Because we're so goddamned cute. Because we fight the good fight. Because at least one of us flosses on a regular basis. And because we are kind to children and small animals. Not large animals, however, we find them smelly, unpleasant, and altogether lacking in decorum.

Tiny Strips of Heart Tissue is an amalgamation of screwball musicians who have banded together with a sole mission, which is utter domination of the human race—er, I mean, to make a little music and have a good time doing it. Founded somewhere between 1953 and 2025 by songwriter and ringleader Mike Jung, the group has performed across the entire Sunset district of San Francisco, winning fans one by one and consuming a virtuosic amount of beverages, both hot and cold. Fresh off the release of its debut CD, Tiny Strips of Heart Tissue, the group is primed to explode into the colossal, egomaniacal, self-destructive nightmare that is the destiny of any legendary band.

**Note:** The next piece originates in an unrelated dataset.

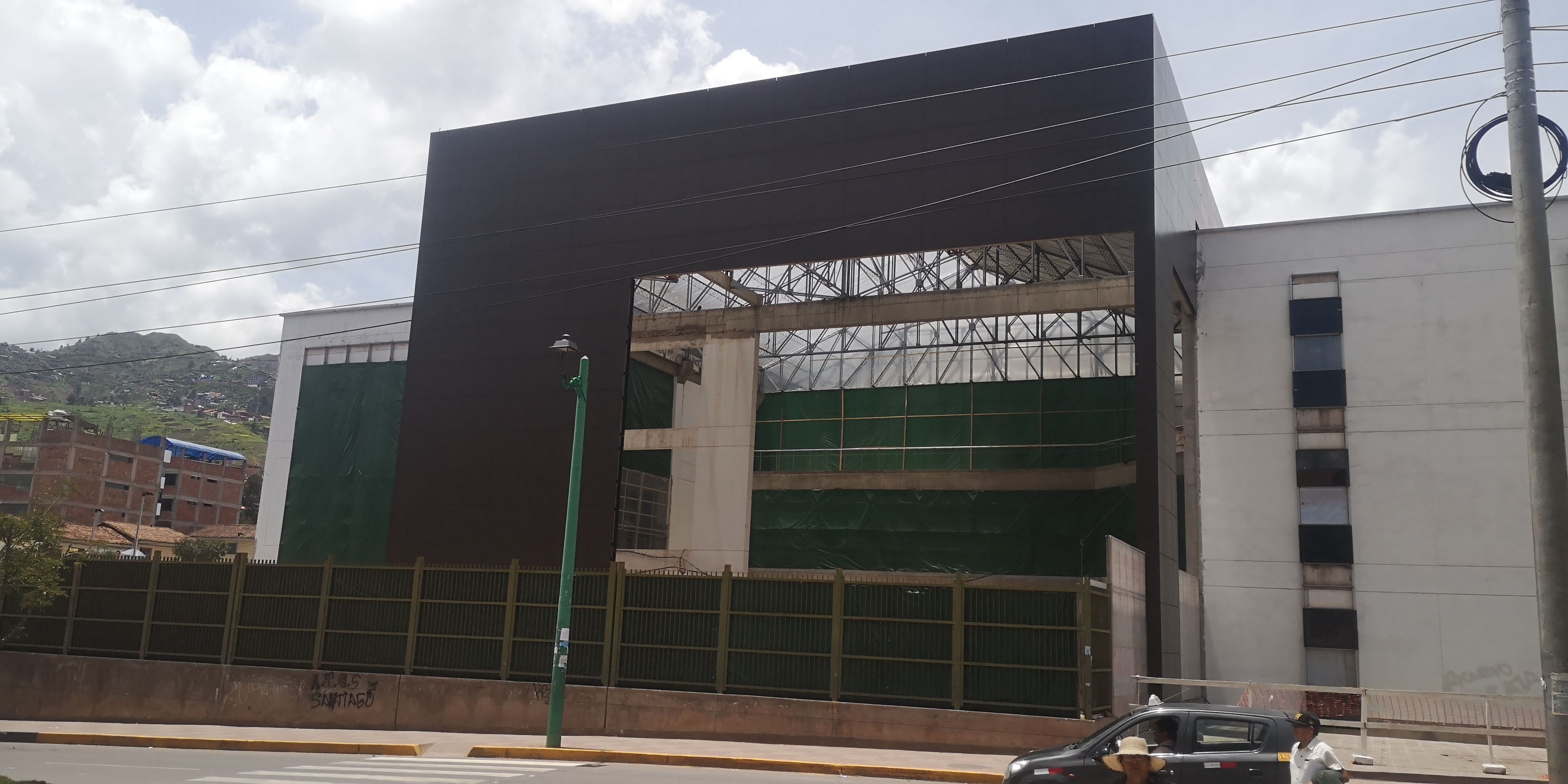 Nuevo hospital Antonio Lorena, Cusco, Perú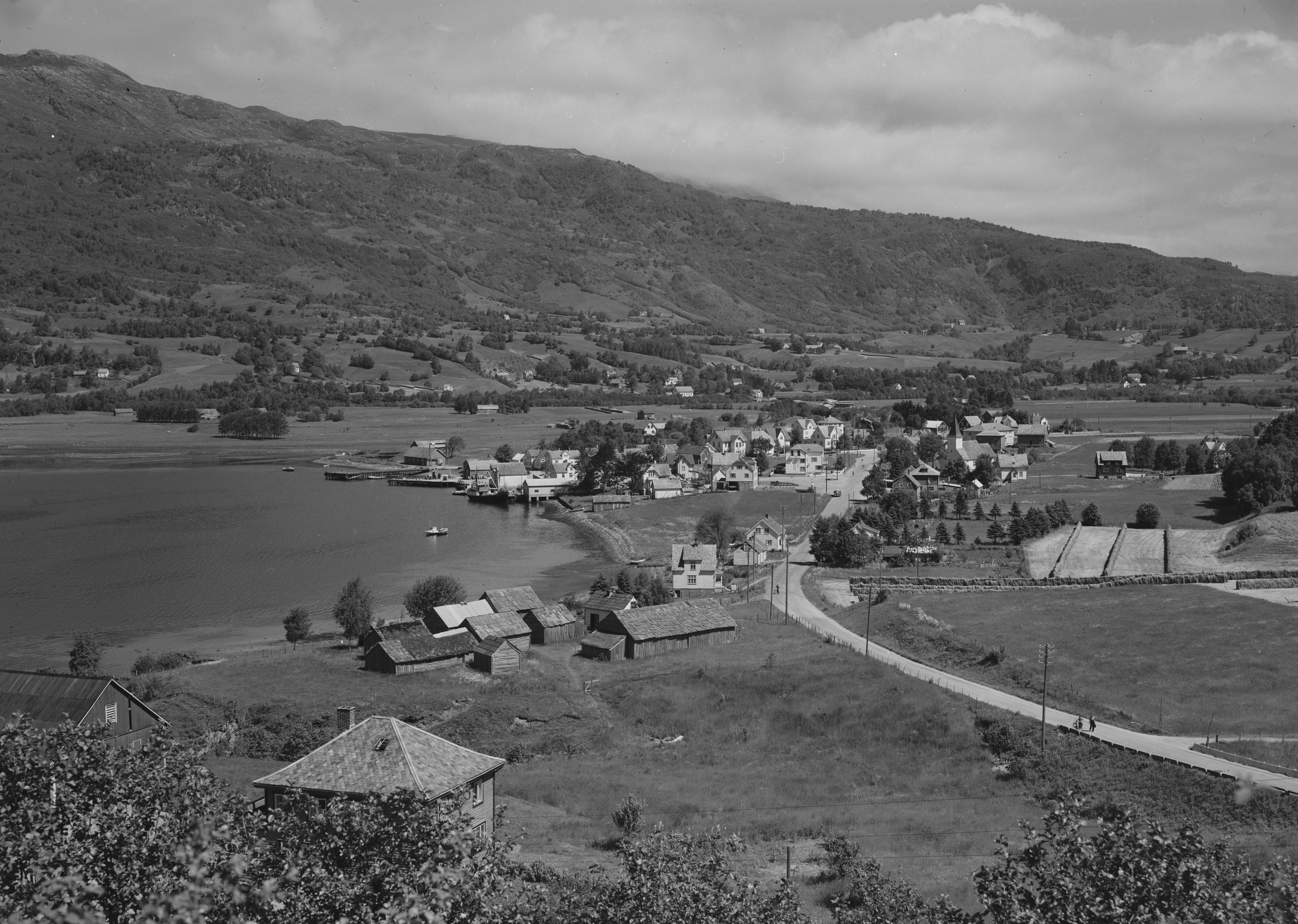 Bildet er hentet fra Nasjonalbibliotekets bildesamling. Anmerkninger til bildet var: Fotograf ukjent. Etne, Etne, Hordaland

Songwriter, lead vocalist, ukuleleist—ukeleler—ukulele player and rhythm guitarist Mike Jung does not speak French. He speaks Spanish at something like 15% fluency, which is really not all that impressive. He is possibly too emotionally attached to his cat, reads baseball scores with a fearsome zeal, enjoys the fatty but wild flavor of smoked duck sausages from the Berkeley Bowl meat counter, can do as many as seven pushups all in a row, and once yearned to write children's books but instead wound up writing snarky acoustic pop music.
   
  Lead guitarist and backing vocalist Michael Mood is a devoted fan of the San Francisco Giants. He once lived in a house in the Castro that had a tree in the front yard, but the tree was savagely cut down, and the world has suffered for its loss ever since. A brutally competitive softball player, he's been known to spike other local musicians who play second base for the opposing team. He swears by all that's holy that Jesus actually did attend a party at his house, or at least someone who kinda looked like Jesus.
   
  Multi-instrumental whiz Rob Bayne mainly plays a single unamplified snare drum for Tiny Strips of Heart Tissue. While some drummers might feel disenfranchised by this state of affairs, he continues to exude a dynamic and powerful aura despite the miniscule nature of his percussion kit. Rob also plays the bass (electric and standup), guitar (left-handed), hammered dulcimer, washboard tie, cheese grater, talking drum, and once performed an entire set with a popsicle stick. His harmonies have been known to make grown men break out in tears, which has led to some uncomfortable moments.
   
  Harmonica ace Jared Karol did not actually drink the beer shown with him in this picture, which is fortunate since it is clearly not a real beer. An accomplished fingerstyle guitarist, Jared shows a real flair for silly and nonsensical band names that serves him well as a member of Tiny Strips of Heart Tissue. Among his other pursuits is his continuing mission to defy, disavow and disrespect the presidency of George W. Bush, a mission that he shares with the rest of the band. His website can be seen at www.jaredkarol.com.
   
  There can be no doubt, bassist Gavin Jones is clearly the tallest member of Tiny Strips of Heart Tissue. His height, estimated to be nearly eleven feet, has not hampered him in his quest to become the World's Greatest Living Sound Engineer and God-Emperor of Planet Earth. There are many houseplants in the control room of his recording studio at Duvateen Records, resulting in an abundance of fresh oxygen and relaxed, happy demeanors for his recording clients without resorting to the use of psychotropic drugs.